Task to complete =
All lines from the entries below that contain the string "November" should be copied out.
━━ Data under study ━━
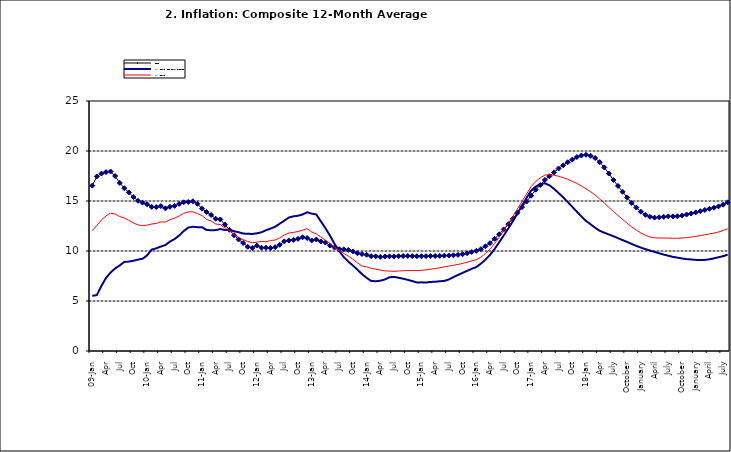
| Category | Food | All Items less Farm Produce | All Items |
|---|---|---|---|
| 09-Jan | 16.536 | 5.519 | 12.032 |
| Feb | 17.454 | 5.591 | 12.567 |
| Mar | 17.742 | 6.51 | 13.101 |
| Apr | 17.89 | 7.302 | 13.51 |
| May | 17.949 | 7.847 | 13.787 |
| June | 17.498 | 8.259 | 13.694 |
| Jul | 16.808 | 8.554 | 13.437 |
| Aug | 16.278 | 8.906 | 13.307 |
| Sep | 15.859 | 8.942 | 13.065 |
| Oct | 15.396 | 9.024 | 12.803 |
| Nov | 15.018 | 9.143 | 12.609 |
| Dec | 14.841 | 9.226 | 12.538 |
| 10-Jan | 14.668 | 9.567 | 12.586 |
| Feb | 14.411 | 10.138 | 12.7 |
| Mar | 14.395 | 10.269 | 12.757 |
| Apr | 14.489 | 10.444 | 12.915 |
| May | 14.266 | 10.597 | 12.893 |
| Jun | 14.424 | 10.948 | 13.132 |
| Jul | 14.514 | 11.193 | 13.284 |
| Aug | 14.706 | 11.549 | 13.5 |
| Sep | 14.872 | 11.997 | 13.764 |
| Oct | 14.906 | 12.345 | 13.908 |
| Nov | 14.967 | 12.423 | 13.928 |
| Dec | 14.723 | 12.383 | 13.74 |
| 11-Jan | 14.233 | 12.385 | 13.542 |
| Feb | 13.903 | 12.099 | 13.161 |
| Mar | 13.606 | 12.077 | 13.001 |
| Apr | 13.227 | 12.088 | 12.694 |
| May | 13.152 | 12.198 | 12.648 |
| Jun | 12.654 | 12.1 | 12.321 |
| Jul | 12.118 | 12.109 | 12.009 |
| Aug | 11.575 | 11.98 | 11.635 |
| Sep | 11.155 | 11.877 | 11.363 |
| Oct | 10.797 | 11.746 | 11.13 |
| Nov | 10.422 | 11.721 | 10.952 |
| Dec | 10.298 | 11.706 | 10.826 |
| 12-Jan | 10.538 | 11.765 | 10.886 |
| 12-Feb | 10.336 | 11.872 | 10.955 |
| 12-Mar | 10.325 | 12.075 | 10.914 |
| Apr | 10.304 | 12.242 | 11.054 |
| May | 10.387 | 12.419 | 11.096 |
| Jun | 10.617 | 12.732 | 11.32 |
| Jul | 10.963 | 13.032 | 11.599 |
| Aug | 11.056 | 13.349 | 11.791 |
| Sep | 11.104 | 13.467 | 11.859 |
| Oct | 11.216 | 13.525 | 11.948 |
| Nov | 11.372 | 13.649 | 12.091 |
| Dec | 11.296 | 13.873 | 12.224 |
| 13-Jan | 11.055 | 13.737 | 11.908 |
| Feb | 11.153 | 13.657 | 11.703 |
| Mar | 10.951 | 12.963 | 11.394 |
| Apr | 10.844 | 12.281 | 11.072 |
| May | 10.548 | 11.531 | 10.761 |
| Jun | 10.352 | 10.704 | 10.383 |
| Jul | 10.186 | 10.005 | 10.047 |
| Aug | 10.168 | 9.4 | 9.761 |
| Sep | 10.105 | 8.939 | 9.486 |
| Oct | 9.955 | 8.553 | 9.167 |
| Nov | 9.774 | 8.136 | 8.815 |
| Dec | 9.695 | 7.691 | 8.496 |
| 14-Jan | 9.626 | 7.317 | 8.408 |
| Feb | 9.484 | 7.005 | 8.257 |
| Mar | 9.464 | 6.976 | 8.19 |
| Apr | 9.416 | 7.03 | 8.092 |
| May | 9.448 | 7.151 | 8.012 |
| Jun | 9.464 | 7.369 | 7.998 |
| Jul | 9.459 | 7.411 | 7.968 |
| Aug | 9.481 | 7.325 | 7.996 |
| Sep | 9.501 | 7.228 | 8.027 |
| Oct | 9.508 | 7.116 | 8.047 |
| Nov | 9.492 | 6.991 | 8.046 |
| Dec | 9.481 | 6.854 | 8.047 |
| 15-Jan | 9.475 | 6.865 | 8.063 |
| Feb | 9.486 | 6.852 | 8.117 |
| Mar | 9.495 | 6.905 | 8.176 |
| Apr | 9.501 | 6.922 | 8.243 |
| May | 9.51 | 6.975 | 8.331 |
| Jun | 9.535 | 7.006 | 8.417 |
| Jul | 9.552 | 7.154 | 8.497 |
| Aug | 9.571 | 7.384 | 8.566 |
| Sep | 9.614 | 7.605 | 8.658 |
| Oct | 9.68 | 7.812 | 8.76 |
| Nov | 9.778 | 8.016 | 8.879 |
| Dec | 9.898 | 8.222 | 9.009 |
| 16-Jan | 10.017 | 8.391 | 9.13 |
| Feb | 10.184 | 8.732 | 9.386 |
| Mar | 10.471 | 9.132 | 9.751 |
| Apr | 10.786 | 9.614 | 10.182 |
| May | 11.221 | 10.196 | 10.746 |
| Jun | 11.672 | 10.864 | 11.372 |
| Jul | 12.162 | 11.553 | 12.045 |
| Aug | 12.696 | 12.247 | 12.744 |
| Sep | 13.238 | 12.98 | 13.454 |
| Oct | 13.817 | 13.757 | 14.206 |
| Nov | 14.386 | 14.542 | 14.958 |
| Dec | 14.946 | 15.307 | 15.697 |
| 17-Jan | 15.536 | 16.042 | 16.441 |
| Feb | 16.127 | 16.436 | 16.958 |
| Mar | 16.598 | 16.682 | 17.315 |
| Apr | 17.106 | 16.772 | 17.591 |
| May | 17.477 | 16.567 | 17.628 |
| Jun | 17.868 | 16.219 | 17.578 |
| Jul | 18.247 | 15.798 | 17.475 |
| Aug | 18.569 | 15.372 | 17.331 |
| Sep | 18.876 | 14.903 | 17.17 |
| Oct | 19.14 | 14.415 | 16.968 |
| Nov | 19.392 | 13.93 | 16.76 |
| Dec | 19.546 | 13.458 | 16.502 |
| 18-Jan | 19.621 | 13.01 | 16.215 |
| Feb | 19.521 | 12.668 | 15.93 |
| Mar | 19.294 | 12.33 | 15.599 |
| Apr | 18.886 | 12.021 | 15.196 |
| May | 18.359 | 11.828 | 14.793 |
| June | 17.745 | 11.651 | 14.371 |
| July | 17.102 | 11.478 | 13.95 |
| August | 16.501 | 11.285 | 13.546 |
| September | 15.923 | 11.092 | 13.157 |
| October | 15.355 | 10.903 | 12.777 |
| November | 14.802 | 10.703 | 12.406 |
| December | 14.348 | 10.514 | 12.095 |
| January | 13.934 | 10.339 | 11.801 |
| February | 13.62 | 10.185 | 11.564 |
| March | 13.42 | 10.044 | 11.401 |
| April | 13.339 | 9.909 | 11.314 |
| May | 13.371 | 9.77 | 11.299 |
| June | 13.418 | 9.64 | 11.297 |
| July | 13.46 | 9.524 | 11.291 |
| August | 13.458 | 9.411 | 11.271 |
| September | 13.474 | 9.337 | 11.268 |
| October | 13.544 | 9.253 | 11.298 |
| November | 13.646 | 9.189 | 11.348 |
| December | 13.743 | 9.155 | 11.396 |
| January | 13.859 | 9.112 | 11.462 |
| February | 13.98 | 9.086 | 11.539 |
| March | 14.109 | 9.112 | 11.624 |
| April | 14.221 | 9.174 | 11.706 |
| May | 14.325 | 9.267 | 11.791 |
| June | 14.46 | 9.375 | 11.904 |
| July | 14.634 | 9.484 | 12.049 |
| August | 14.869 | 9.638 | 12.233 |
━━━
Expected output =
| November | 14.802 | 10.703 | 12.406 |
| November | 13.646 | 9.189 | 11.348 |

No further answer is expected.